WHAT THE EXERCISE ASKS » As soon as the line containing "336 | 100 |" appears in the material below, start returning lines exactly, and end with the line containing "361 | 100 |".

MATERIAL PROVIDED »

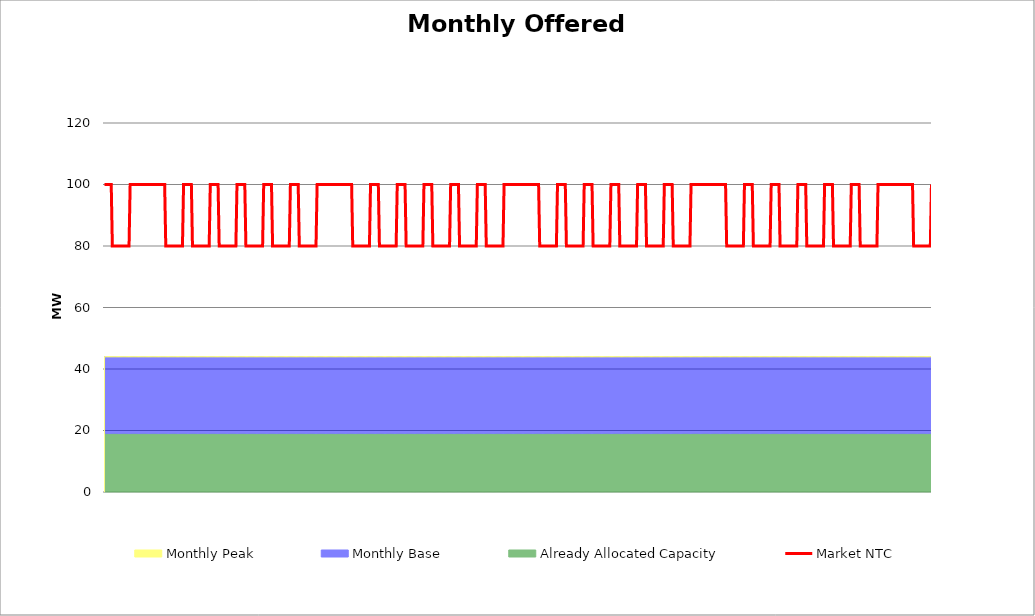
| Category | Market NTC |
|---|---|
| 0 | 100 |
| 1 | 100 |
| 2 | 100 |
| 3 | 100 |
| 4 | 100 |
| 5 | 100 |
| 6 | 100 |
| 7 | 80 |
| 8 | 80 |
| 9 | 80 |
| 10 | 80 |
| 11 | 80 |
| 12 | 80 |
| 13 | 80 |
| 14 | 80 |
| 15 | 80 |
| 16 | 80 |
| 17 | 80 |
| 18 | 80 |
| 19 | 80 |
| 20 | 80 |
| 21 | 80 |
| 22 | 80 |
| 23 | 100 |
| 24 | 100 |
| 25 | 100 |
| 26 | 100 |
| 27 | 100 |
| 28 | 100 |
| 29 | 100 |
| 30 | 100 |
| 31 | 100 |
| 32 | 100 |
| 33 | 100 |
| 34 | 100 |
| 35 | 100 |
| 36 | 100 |
| 37 | 100 |
| 38 | 100 |
| 39 | 100 |
| 40 | 100 |
| 41 | 100 |
| 42 | 100 |
| 43 | 100 |
| 44 | 100 |
| 45 | 100 |
| 46 | 100 |
| 47 | 100 |
| 48 | 100 |
| 49 | 100 |
| 50 | 100 |
| 51 | 100 |
| 52 | 100 |
| 53 | 100 |
| 54 | 100 |
| 55 | 80 |
| 56 | 80 |
| 57 | 80 |
| 58 | 80 |
| 59 | 80 |
| 60 | 80 |
| 61 | 80 |
| 62 | 80 |
| 63 | 80 |
| 64 | 80 |
| 65 | 80 |
| 66 | 80 |
| 67 | 80 |
| 68 | 80 |
| 69 | 80 |
| 70 | 80 |
| 71 | 100 |
| 72 | 100 |
| 73 | 100 |
| 74 | 100 |
| 75 | 100 |
| 76 | 100 |
| 77 | 100 |
| 78 | 100 |
| 79 | 80 |
| 80 | 80 |
| 81 | 80 |
| 82 | 80 |
| 83 | 80 |
| 84 | 80 |
| 85 | 80 |
| 86 | 80 |
| 87 | 80 |
| 88 | 80 |
| 89 | 80 |
| 90 | 80 |
| 91 | 80 |
| 92 | 80 |
| 93 | 80 |
| 94 | 80 |
| 95 | 100 |
| 96 | 100 |
| 97 | 100 |
| 98 | 100 |
| 99 | 100 |
| 100 | 100 |
| 101 | 100 |
| 102 | 100 |
| 103 | 80 |
| 104 | 80 |
| 105 | 80 |
| 106 | 80 |
| 107 | 80 |
| 108 | 80 |
| 109 | 80 |
| 110 | 80 |
| 111 | 80 |
| 112 | 80 |
| 113 | 80 |
| 114 | 80 |
| 115 | 80 |
| 116 | 80 |
| 117 | 80 |
| 118 | 80 |
| 119 | 100 |
| 120 | 100 |
| 121 | 100 |
| 122 | 100 |
| 123 | 100 |
| 124 | 100 |
| 125 | 100 |
| 126 | 100 |
| 127 | 80 |
| 128 | 80 |
| 129 | 80 |
| 130 | 80 |
| 131 | 80 |
| 132 | 80 |
| 133 | 80 |
| 134 | 80 |
| 135 | 80 |
| 136 | 80 |
| 137 | 80 |
| 138 | 80 |
| 139 | 80 |
| 140 | 80 |
| 141 | 80 |
| 142 | 80 |
| 143 | 100 |
| 144 | 100 |
| 145 | 100 |
| 146 | 100 |
| 147 | 100 |
| 148 | 100 |
| 149 | 100 |
| 150 | 100 |
| 151 | 80 |
| 152 | 80 |
| 153 | 80 |
| 154 | 80 |
| 155 | 80 |
| 156 | 80 |
| 157 | 80 |
| 158 | 80 |
| 159 | 80 |
| 160 | 80 |
| 161 | 80 |
| 162 | 80 |
| 163 | 80 |
| 164 | 80 |
| 165 | 80 |
| 166 | 80 |
| 167 | 100 |
| 168 | 100 |
| 169 | 100 |
| 170 | 100 |
| 171 | 100 |
| 172 | 100 |
| 173 | 100 |
| 174 | 100 |
| 175 | 80 |
| 176 | 80 |
| 177 | 80 |
| 178 | 80 |
| 179 | 80 |
| 180 | 80 |
| 181 | 80 |
| 182 | 80 |
| 183 | 80 |
| 184 | 80 |
| 185 | 80 |
| 186 | 80 |
| 187 | 80 |
| 188 | 80 |
| 189 | 80 |
| 190 | 80 |
| 191 | 100 |
| 192 | 100 |
| 193 | 100 |
| 194 | 100 |
| 195 | 100 |
| 196 | 100 |
| 197 | 100 |
| 198 | 100 |
| 199 | 100 |
| 200 | 100 |
| 201 | 100 |
| 202 | 100 |
| 203 | 100 |
| 204 | 100 |
| 205 | 100 |
| 206 | 100 |
| 207 | 100 |
| 208 | 100 |
| 209 | 100 |
| 210 | 100 |
| 211 | 100 |
| 212 | 100 |
| 213 | 100 |
| 214 | 100 |
| 215 | 100 |
| 216 | 100 |
| 217 | 100 |
| 218 | 100 |
| 219 | 100 |
| 220 | 100 |
| 221 | 100 |
| 222 | 100 |
| 223 | 80 |
| 224 | 80 |
| 225 | 80 |
| 226 | 80 |
| 227 | 80 |
| 228 | 80 |
| 229 | 80 |
| 230 | 80 |
| 231 | 80 |
| 232 | 80 |
| 233 | 80 |
| 234 | 80 |
| 235 | 80 |
| 236 | 80 |
| 237 | 80 |
| 238 | 80 |
| 239 | 100 |
| 240 | 100 |
| 241 | 100 |
| 242 | 100 |
| 243 | 100 |
| 244 | 100 |
| 245 | 100 |
| 246 | 100 |
| 247 | 80 |
| 248 | 80 |
| 249 | 80 |
| 250 | 80 |
| 251 | 80 |
| 252 | 80 |
| 253 | 80 |
| 254 | 80 |
| 255 | 80 |
| 256 | 80 |
| 257 | 80 |
| 258 | 80 |
| 259 | 80 |
| 260 | 80 |
| 261 | 80 |
| 262 | 80 |
| 263 | 100 |
| 264 | 100 |
| 265 | 100 |
| 266 | 100 |
| 267 | 100 |
| 268 | 100 |
| 269 | 100 |
| 270 | 100 |
| 271 | 80 |
| 272 | 80 |
| 273 | 80 |
| 274 | 80 |
| 275 | 80 |
| 276 | 80 |
| 277 | 80 |
| 278 | 80 |
| 279 | 80 |
| 280 | 80 |
| 281 | 80 |
| 282 | 80 |
| 283 | 80 |
| 284 | 80 |
| 285 | 80 |
| 286 | 80 |
| 287 | 100 |
| 288 | 100 |
| 289 | 100 |
| 290 | 100 |
| 291 | 100 |
| 292 | 100 |
| 293 | 100 |
| 294 | 100 |
| 295 | 80 |
| 296 | 80 |
| 297 | 80 |
| 298 | 80 |
| 299 | 80 |
| 300 | 80 |
| 301 | 80 |
| 302 | 80 |
| 303 | 80 |
| 304 | 80 |
| 305 | 80 |
| 306 | 80 |
| 307 | 80 |
| 308 | 80 |
| 309 | 80 |
| 310 | 80 |
| 311 | 100 |
| 312 | 100 |
| 313 | 100 |
| 314 | 100 |
| 315 | 100 |
| 316 | 100 |
| 317 | 100 |
| 318 | 100 |
| 319 | 80 |
| 320 | 80 |
| 321 | 80 |
| 322 | 80 |
| 323 | 80 |
| 324 | 80 |
| 325 | 80 |
| 326 | 80 |
| 327 | 80 |
| 328 | 80 |
| 329 | 80 |
| 330 | 80 |
| 331 | 80 |
| 332 | 80 |
| 333 | 80 |
| 334 | 80 |
| 335 | 100 |
| 336 | 100 |
| 337 | 100 |
| 338 | 100 |
| 339 | 100 |
| 340 | 100 |
| 341 | 100 |
| 342 | 100 |
| 343 | 80 |
| 344 | 80 |
| 345 | 80 |
| 346 | 80 |
| 347 | 80 |
| 348 | 80 |
| 349 | 80 |
| 350 | 80 |
| 351 | 80 |
| 352 | 80 |
| 353 | 80 |
| 354 | 80 |
| 355 | 80 |
| 356 | 80 |
| 357 | 80 |
| 358 | 80 |
| 359 | 100 |
| 360 | 100 |
| 361 | 100 |
| 362 | 100 |
| 363 | 100 |
| 364 | 100 |
| 365 | 100 |
| 366 | 100 |
| 367 | 100 |
| 368 | 100 |
| 369 | 100 |
| 370 | 100 |
| 371 | 100 |
| 372 | 100 |
| 373 | 100 |
| 374 | 100 |
| 375 | 100 |
| 376 | 100 |
| 377 | 100 |
| 378 | 100 |
| 379 | 100 |
| 380 | 100 |
| 381 | 100 |
| 382 | 100 |
| 383 | 100 |
| 384 | 100 |
| 385 | 100 |
| 386 | 100 |
| 387 | 100 |
| 388 | 100 |
| 389 | 100 |
| 390 | 100 |
| 391 | 80 |
| 392 | 80 |
| 393 | 80 |
| 394 | 80 |
| 395 | 80 |
| 396 | 80 |
| 397 | 80 |
| 398 | 80 |
| 399 | 80 |
| 400 | 80 |
| 401 | 80 |
| 402 | 80 |
| 403 | 80 |
| 404 | 80 |
| 405 | 80 |
| 406 | 80 |
| 407 | 100 |
| 408 | 100 |
| 409 | 100 |
| 410 | 100 |
| 411 | 100 |
| 412 | 100 |
| 413 | 100 |
| 414 | 100 |
| 415 | 80 |
| 416 | 80 |
| 417 | 80 |
| 418 | 80 |
| 419 | 80 |
| 420 | 80 |
| 421 | 80 |
| 422 | 80 |
| 423 | 80 |
| 424 | 80 |
| 425 | 80 |
| 426 | 80 |
| 427 | 80 |
| 428 | 80 |
| 429 | 80 |
| 430 | 80 |
| 431 | 100 |
| 432 | 100 |
| 433 | 100 |
| 434 | 100 |
| 435 | 100 |
| 436 | 100 |
| 437 | 100 |
| 438 | 100 |
| 439 | 80 |
| 440 | 80 |
| 441 | 80 |
| 442 | 80 |
| 443 | 80 |
| 444 | 80 |
| 445 | 80 |
| 446 | 80 |
| 447 | 80 |
| 448 | 80 |
| 449 | 80 |
| 450 | 80 |
| 451 | 80 |
| 452 | 80 |
| 453 | 80 |
| 454 | 80 |
| 455 | 100 |
| 456 | 100 |
| 457 | 100 |
| 458 | 100 |
| 459 | 100 |
| 460 | 100 |
| 461 | 100 |
| 462 | 100 |
| 463 | 80 |
| 464 | 80 |
| 465 | 80 |
| 466 | 80 |
| 467 | 80 |
| 468 | 80 |
| 469 | 80 |
| 470 | 80 |
| 471 | 80 |
| 472 | 80 |
| 473 | 80 |
| 474 | 80 |
| 475 | 80 |
| 476 | 80 |
| 477 | 80 |
| 478 | 80 |
| 479 | 100 |
| 480 | 100 |
| 481 | 100 |
| 482 | 100 |
| 483 | 100 |
| 484 | 100 |
| 485 | 100 |
| 486 | 100 |
| 487 | 80 |
| 488 | 80 |
| 489 | 80 |
| 490 | 80 |
| 491 | 80 |
| 492 | 80 |
| 493 | 80 |
| 494 | 80 |
| 495 | 80 |
| 496 | 80 |
| 497 | 80 |
| 498 | 80 |
| 499 | 80 |
| 500 | 80 |
| 501 | 80 |
| 502 | 80 |
| 503 | 100 |
| 504 | 100 |
| 505 | 100 |
| 506 | 100 |
| 507 | 100 |
| 508 | 100 |
| 509 | 100 |
| 510 | 100 |
| 511 | 80 |
| 512 | 80 |
| 513 | 80 |
| 514 | 80 |
| 515 | 80 |
| 516 | 80 |
| 517 | 80 |
| 518 | 80 |
| 519 | 80 |
| 520 | 80 |
| 521 | 80 |
| 522 | 80 |
| 523 | 80 |
| 524 | 80 |
| 525 | 80 |
| 526 | 80 |
| 527 | 100 |
| 528 | 100 |
| 529 | 100 |
| 530 | 100 |
| 531 | 100 |
| 532 | 100 |
| 533 | 100 |
| 534 | 100 |
| 535 | 100 |
| 536 | 100 |
| 537 | 100 |
| 538 | 100 |
| 539 | 100 |
| 540 | 100 |
| 541 | 100 |
| 542 | 100 |
| 543 | 100 |
| 544 | 100 |
| 545 | 100 |
| 546 | 100 |
| 547 | 100 |
| 548 | 100 |
| 549 | 100 |
| 550 | 100 |
| 551 | 100 |
| 552 | 100 |
| 553 | 100 |
| 554 | 100 |
| 555 | 100 |
| 556 | 100 |
| 557 | 100 |
| 558 | 100 |
| 559 | 80 |
| 560 | 80 |
| 561 | 80 |
| 562 | 80 |
| 563 | 80 |
| 564 | 80 |
| 565 | 80 |
| 566 | 80 |
| 567 | 80 |
| 568 | 80 |
| 569 | 80 |
| 570 | 80 |
| 571 | 80 |
| 572 | 80 |
| 573 | 80 |
| 574 | 80 |
| 575 | 100 |
| 576 | 100 |
| 577 | 100 |
| 578 | 100 |
| 579 | 100 |
| 580 | 100 |
| 581 | 100 |
| 582 | 100 |
| 583 | 80 |
| 584 | 80 |
| 585 | 80 |
| 586 | 80 |
| 587 | 80 |
| 588 | 80 |
| 589 | 80 |
| 590 | 80 |
| 591 | 80 |
| 592 | 80 |
| 593 | 80 |
| 594 | 80 |
| 595 | 80 |
| 596 | 80 |
| 597 | 80 |
| 598 | 80 |
| 599 | 100 |
| 600 | 100 |
| 601 | 100 |
| 602 | 100 |
| 603 | 100 |
| 604 | 100 |
| 605 | 100 |
| 606 | 100 |
| 607 | 80 |
| 608 | 80 |
| 609 | 80 |
| 610 | 80 |
| 611 | 80 |
| 612 | 80 |
| 613 | 80 |
| 614 | 80 |
| 615 | 80 |
| 616 | 80 |
| 617 | 80 |
| 618 | 80 |
| 619 | 80 |
| 620 | 80 |
| 621 | 80 |
| 622 | 80 |
| 623 | 100 |
| 624 | 100 |
| 625 | 100 |
| 626 | 100 |
| 627 | 100 |
| 628 | 100 |
| 629 | 100 |
| 630 | 100 |
| 631 | 80 |
| 632 | 80 |
| 633 | 80 |
| 634 | 80 |
| 635 | 80 |
| 636 | 80 |
| 637 | 80 |
| 638 | 80 |
| 639 | 80 |
| 640 | 80 |
| 641 | 80 |
| 642 | 80 |
| 643 | 80 |
| 644 | 80 |
| 645 | 80 |
| 646 | 80 |
| 647 | 100 |
| 648 | 100 |
| 649 | 100 |
| 650 | 100 |
| 651 | 100 |
| 652 | 100 |
| 653 | 100 |
| 654 | 100 |
| 655 | 80 |
| 656 | 80 |
| 657 | 80 |
| 658 | 80 |
| 659 | 80 |
| 660 | 80 |
| 661 | 80 |
| 662 | 80 |
| 663 | 80 |
| 664 | 80 |
| 665 | 80 |
| 666 | 80 |
| 667 | 80 |
| 668 | 80 |
| 669 | 80 |
| 670 | 80 |
| 671 | 100 |
| 672 | 100 |
| 673 | 100 |
| 674 | 100 |
| 675 | 100 |
| 676 | 100 |
| 677 | 100 |
| 678 | 100 |
| 679 | 80 |
| 680 | 80 |
| 681 | 80 |
| 682 | 80 |
| 683 | 80 |
| 684 | 80 |
| 685 | 80 |
| 686 | 80 |
| 687 | 80 |
| 688 | 80 |
| 689 | 80 |
| 690 | 80 |
| 691 | 80 |
| 692 | 80 |
| 693 | 80 |
| 694 | 80 |
| 695 | 100 |
| 696 | 100 |
| 697 | 100 |
| 698 | 100 |
| 699 | 100 |
| 700 | 100 |
| 701 | 100 |
| 702 | 100 |
| 703 | 100 |
| 704 | 100 |
| 705 | 100 |
| 706 | 100 |
| 707 | 100 |
| 708 | 100 |
| 709 | 100 |
| 710 | 100 |
| 711 | 100 |
| 712 | 100 |
| 713 | 100 |
| 714 | 100 |
| 715 | 100 |
| 716 | 100 |
| 717 | 100 |
| 718 | 100 |
| 719 | 100 |
| 720 | 100 |
| 721 | 100 |
| 722 | 100 |
| 723 | 100 |
| 724 | 100 |
| 725 | 100 |
| 726 | 100 |
| 727 | 80 |
| 728 | 80 |
| 729 | 80 |
| 730 | 80 |
| 731 | 80 |
| 732 | 80 |
| 733 | 80 |
| 734 | 80 |
| 735 | 80 |
| 736 | 80 |
| 737 | 80 |
| 738 | 80 |
| 739 | 80 |
| 740 | 80 |
| 741 | 80 |
| 742 | 80 |
| 743 | 100 |

EXPECTED ANSWER »
| 336 | 100 |
| 337 | 100 |
| 338 | 100 |
| 339 | 100 |
| 340 | 100 |
| 341 | 100 |
| 342 | 100 |
| 343 | 80 |
| 344 | 80 |
| 345 | 80 |
| 346 | 80 |
| 347 | 80 |
| 348 | 80 |
| 349 | 80 |
| 350 | 80 |
| 351 | 80 |
| 352 | 80 |
| 353 | 80 |
| 354 | 80 |
| 355 | 80 |
| 356 | 80 |
| 357 | 80 |
| 358 | 80 |
| 359 | 100 |
| 360 | 100 |
| 361 | 100 |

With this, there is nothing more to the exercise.